Its a choice between a few competing "ideals"

Get everything into HomeAssistant, build dashboards, have cool stats and automations tying stuff together. Increases the family-acceptance-factor as well, as its a hell of a lot easier to say "Everything is in this app on your phone" rather than "ok well the washer is in the Miele app and the lights are in the Lutron app and the sprinklers are the…" If something is cloud based, so what, you can still get it into HomeAssistant. Sure, local is better, but thats a secondary concern over just having it there to begin with.

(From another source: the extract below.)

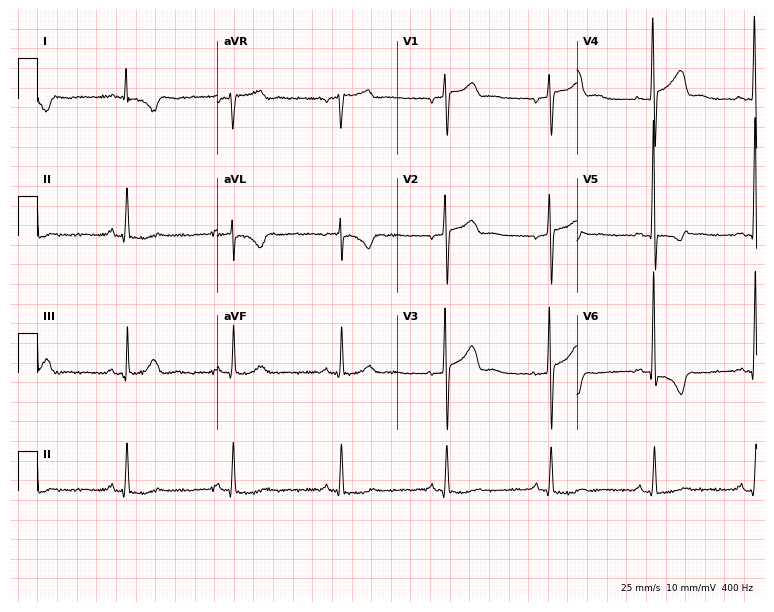
12-lead ECG from a female, 71 years old (7.3-second recording at 400 Hz). No first-degree AV block, right bundle branch block, left bundle branch block, sinus bradycardia, atrial fibrillation or sinus tachycardia recorded for this tracing. Only these six findings were labelled.

Additionally, one might observe that you can make a "cloud-only" smart device local control with varying levels of intrusiveness from custom hardware devices. You can stick an ESP32 with a current loop around the power leads on a washing machine, for example, to track when the machine stops running. You could use a light sensor taped over the "DONE" light to do the same. But these are passive, observation only controls. What if you wanted to start the machine too? Or observe where in its cycle it is. An ESP based controller gets a hell of a lot more invasive, and your wife/partner might not be too happy that you just took apart the $2000 washing machine to stick a $2.50 "computer chip board" inside it.

Ideally, we'd all have everything 100% local. I'll even go out of my way to buy things that not only have local control over things that have cloud control, but within limits. Its a checkbox on a comparison sheet, not a be-all-end-all. I'll even favor things that use HTTP based configuration/APIs over apps and stuff (see the UnfoldedCircle remote, which is 100% browser configured) becuase its one less thing to have to worry about

I can think of several reasons:

    - Reading information from utility providers which few people are able to measure locally
    - You want to integrate with some system which is physically outside your home, like I don't know a smart mailbox if those exist (and god damnit now I want that...)
    - You are forced to because the product you have can't be controlled any other way and it's not feasible to replace it
    - A locally controllable version of X exists, but it's three times the price of one from vendor Y which requires a cloud integration
RE: Smart Mailbox

I've seen a few people DIY them. You can put a reed switch or similar on the door, and watch for state changes, to trigger a "PostBox opened last at" style sensor, or use a light sensor in the box to do the same.

If you want to seriously over-engineer, you could put the box on a load cell, and measure the weight of the post.

Use an ESP32 for your control board, and its pretty much just basic ESPHome plumbing

Unfortunately I can't do any of those things because I live in an apartment and we have mailboxes like these: https://kopbrevlada.se/pub/media/webp_image/catalog/product/...

But I appreciate the suggestions!

Surely low power PIR sensor would work. Something like this maybe? https://www.youtube.com/watch?v=HGZFg4SVySM
A light sensor on an ESP taped to the inside of the mailbox would probably work, and a note to the postal carrier informing them of its function, but I suspect you'd have issues with the range of the device.
Yeah, I live 3 floors up and on the other side of the building from the mailboxes.